Redwoods ◆ North Coast / CA

Walk through the ancient redwoods.

The tallest trees on earth grow in a fog-bound corridor along the California coast. You can drive most of it in two days.

Field guide ◆ The Redwood corridor

Sequoias up. Coast redwoods over.

Most people think of "the Redwoods" as one place. It's actually a 350-mile corridor running from Big Sur up to the Oregon border, with two distinct ecosystems: coast redwoods (Sequoia sempervirens, the tallest living things on the planet) along the foggy north coast, and giant sequoias (Sequoiadendron giganteum, the most massive trees by volume) inland in the Sierra Nevada.

We recommend the coast for a 3–5 day trip.
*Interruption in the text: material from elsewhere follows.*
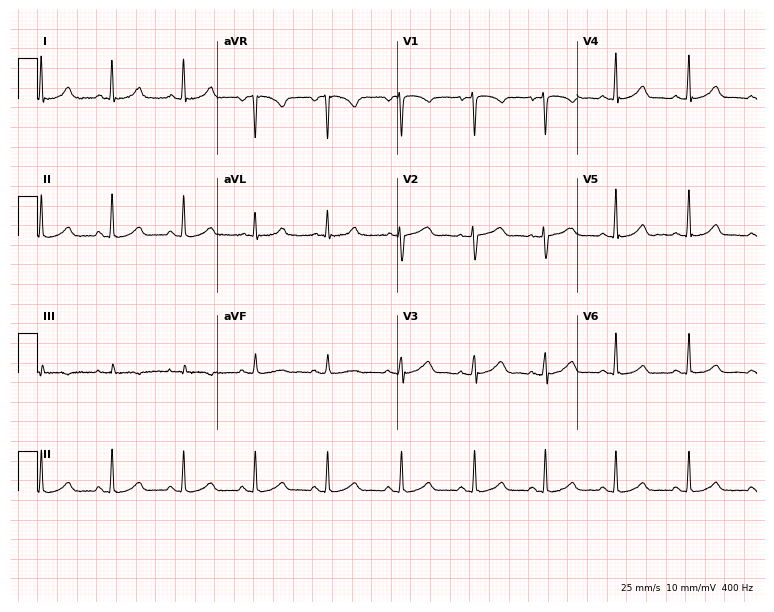
12-lead ECG from a female, 43 years old. Screened for six findings — first-degree AV block, right bundle branch block, left bundle branch block, sinus bradycardia, atrial fibrillation, sinus tachycardia — none is recorded. Other findings, if any, are not listed.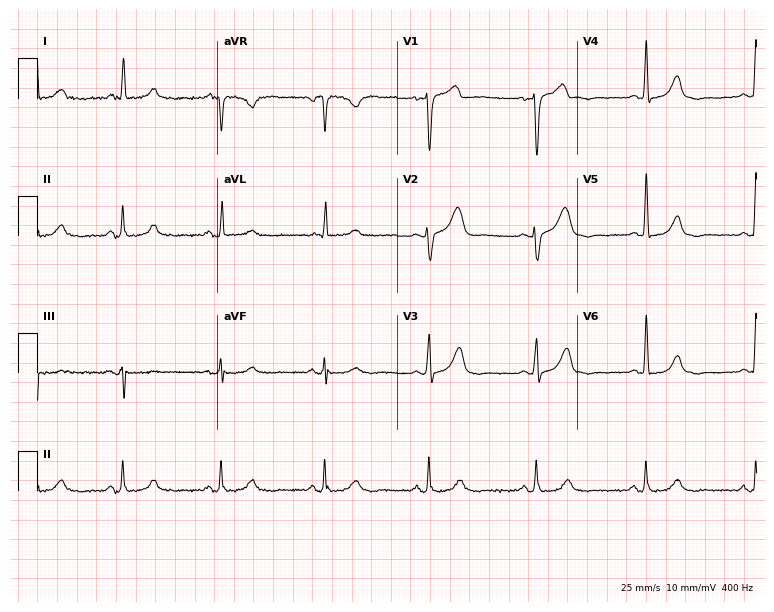
12-lead ECG from a female patient, 68 years old (7.3-second recording at 400 Hz). No first-degree AV block, right bundle branch block (RBBB), left bundle branch block (LBBB), sinus bradycardia, atrial fibrillation (AF) or sinus tachycardia recorded for this tracing.

Start in Mendocino, drive Highway 1 north through Humboldt Redwoods State Park (Avenue of the Giants), and end in Jedediah Smith Redwoods on the Oregon line. The whole route is paved, the camping is easy, and you'll walk through groves where the trees have been alive since the Roman Empire.

The Lost Coast Trail is the off-script add-on. 25 miles of trail-less beach hiking on a stretch of California with no road. Permit required, weather is uncooperative, sea stacks are unforgettable.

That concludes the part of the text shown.